|
Jangan coba-coba membekali diri dengan pisau bikinan Teddy.
Bisa-bisa Anda terkena razia senjata tajam di jalan. Ia bukan
sejenis pisau dapur meski bisa untuk memotong sayur. Tak tanggung-tanggung,
pelanggannya Special Force atau pasukan khusus dari Amerika Serikat,
Yordania, dan juga Kopassus TNI AD. Tapi Anda akan aman-aman saja
kalau menyimpannya sebagai benda koleksi seperti para peminat
pribadi asal Spanyol, Prancis, Belanda, dan Indonesia sendiri.
|
|
Tentu bukan tanpa sebab kalau pelbagai jenis pisau keluaran bengkel
kerja Teddy Sutadi Kardin (45) di Hegarmanah, Bandung, ini sanggup
menusuk dan menembus pasar internasional.

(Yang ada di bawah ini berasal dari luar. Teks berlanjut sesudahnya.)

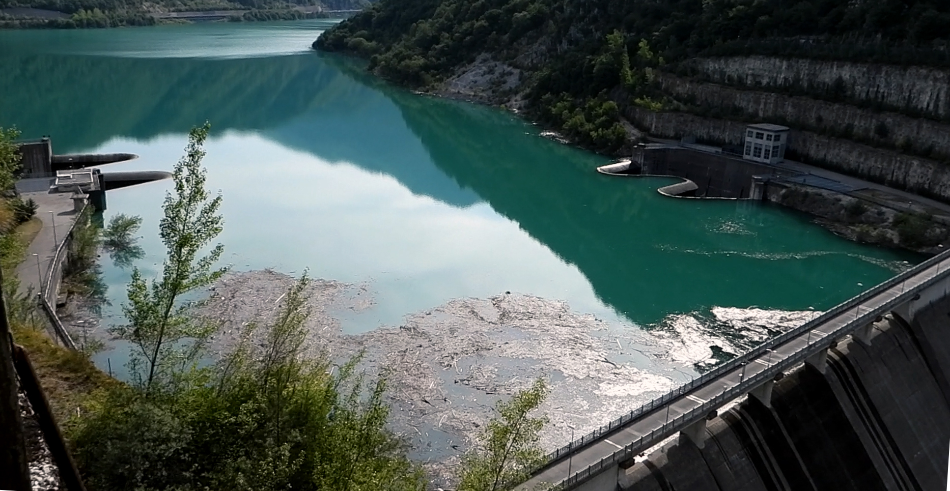 Lago di Ravedis

Simak saja tuturan Miguel
Carillo Diaz, salah seorang pelanggannya asal Canary Islands,
dekat Maroko, "Belati Fairbairn yang baru saja saya terima
kualitasnya lebih tinggi dibandingkan dengan belati sejenis yang
biasa saya lihat di toko-toko pisau di beberapa negara, di antaranya
buatan Sheffield, Inggris, yang khusus untuk serdadu Inggris.

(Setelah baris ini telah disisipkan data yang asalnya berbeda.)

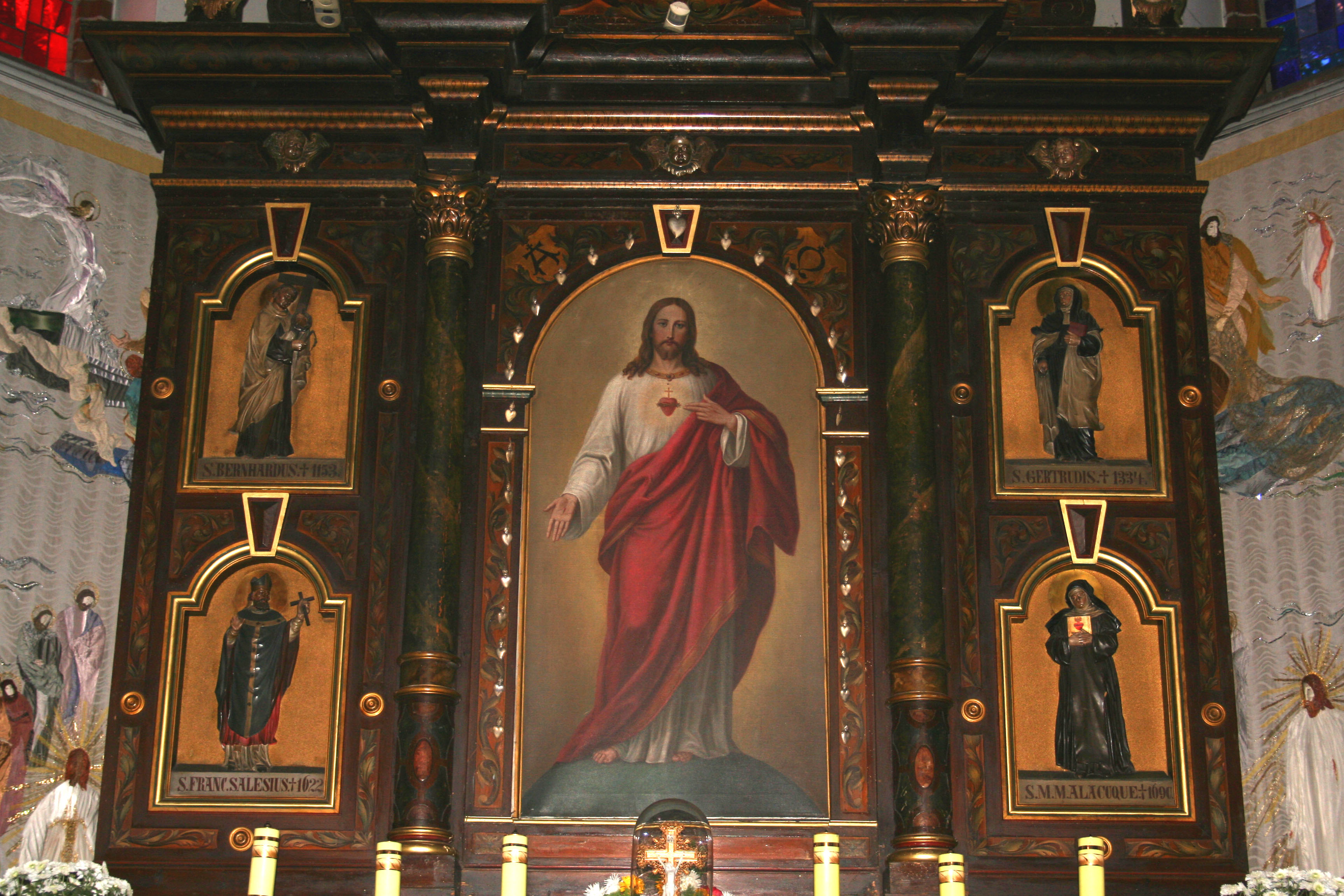 ołtarz główny w kościele Najświętszego_Serca_Pana_Jezusa w Koszęcinie, powiat lubliniecki

Tapi buatan Anda lebih baik."
Selain mutu yang lebih baik, atau setidaknya sejajar, daya saing
lainnya didorong oleh harganya yang jauh lebih murah daripada
produk pisau luar negeri. Ambil contoh saja, pisau Damaskus style
harganya sekitar AS $ 2.000, sementara benda tajam sejenis produksi
Hegarmanah Rp 600.000,-.
Hingga kini sudah sekitar 50 desain pisau yang berkelebat meluncur
dari bengkel kerjanya di lereng sebuah bukit tak jauh dari rumah
Teddy. Kebanyakan dari jenis skinner atau bowie
yang tergolong pisau komersial. Sisanya dari jenis tusuk macam
belati atau pisau komando, dan jenis tebas seperti golok.
Gara-gara musibah
Kalau ditarik ke masa beberapa tahun lalu, akan tampak benang
merah perjalanan Teddy menebas jalan untuk menekuni dunia pembuatan
dan bisnis perpisauannya. Sebagai seorang geolog lapangan, bukan
satu dua bulan ia harus tinggal di tengah hutan. Bahkan dalam
setahun bisa delapan bulan ia menjadi penghuni hutan untuk melakukan
survai menemukan sumber minyak. Tak hanya hutan di Sumatra atau
Kalimantan tetapi juga, "Dari Aceh sampai Irian Jaya saya
singgahi," kenang pria kelahiran Kota Kembang ini.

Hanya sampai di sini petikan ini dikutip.